Oh, Matt-everyone, and I mean everyone, in Warwick has known he was gay for years. I don’t think he’ll be running to the courthouse to file a defamation complainyt. LOL.

Of course, the cache is short 50-some comments from the actual post, so who knows what else Matt might have deemed inappropriate in that range. Other comments make it clear that Mike had other posts, and their disappearance is particularly peculiar, given comments to this post. I'd be curious what Mike might have said to become erased from the page that was more worrisome, from a blogger's standpoint, than comment 46.


May 10, 2007


Righteous Indignation and a Blogger's Responsibility

Marc Comtois

The left-side of the local blogosphere is atwitter with calls to fire WPRO's Dan Yorke for an assertion/information he let slip during his show. (I won't repeat the comment, you can find it on your own.) However, what I did find interesting was that a similar assertion had been made in the comments section (the last one) of one of the righteously indignant blogs almost exactly two years ago. It raises an interesting question: if it's not OK for Yorke to publicly assert something, regardless of whether or not it's common knowledge, what responsibility do we as bloggers have to ensure that our anonymous commenters don't do the same? Or does anonymity confer a mantle of plausible deniability for us?

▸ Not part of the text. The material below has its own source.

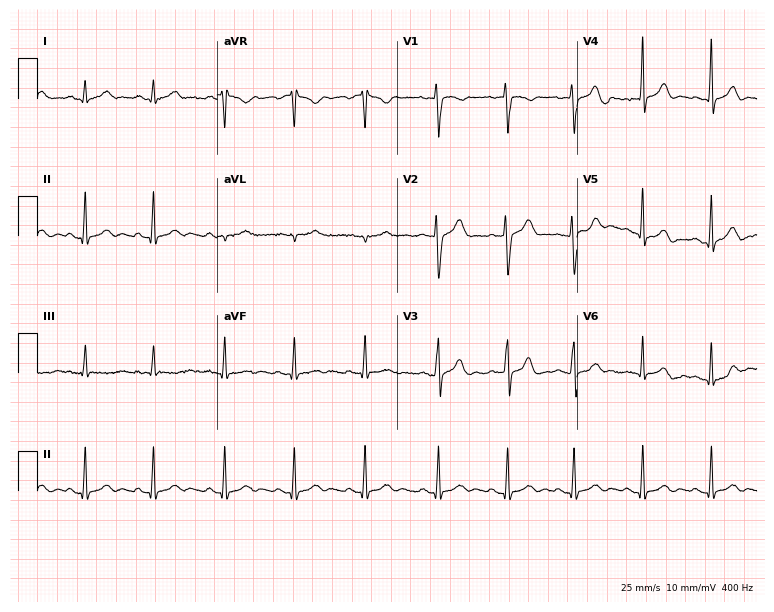
12-lead ECG from a female, 22 years old (7.3-second recording at 400 Hz). Recorded interpretation: within normal limits.

I know that we at Anchor Rising let our commenters have a pretty free reign, but we have, in the past, removed comments that have made assertions that we would consider un-provable or distasteful. As part of the "new media" bloggers need to keep an eye out for such things in their comments section. I'm not trying to be holier-than-thou, after all, there are probably still a few "hearsay" comments floating around our comments sections, too. As named bloggers who have "ownership" of these sites, we are responsible for what is asserted by anonymous commenters on our blogs. Thus, it behooves us to reign in the "gossip" to help strengthen our position as "serious" news/commentary outlets. The trick is to do it without scaring away people. (I know, we've had this discussion before).

Update: For those interested in blogger-navel gazing, I posed a shorter version of this as a comment over at RI Future (comment #40), to which I've received a response (#44) and have replied (#50).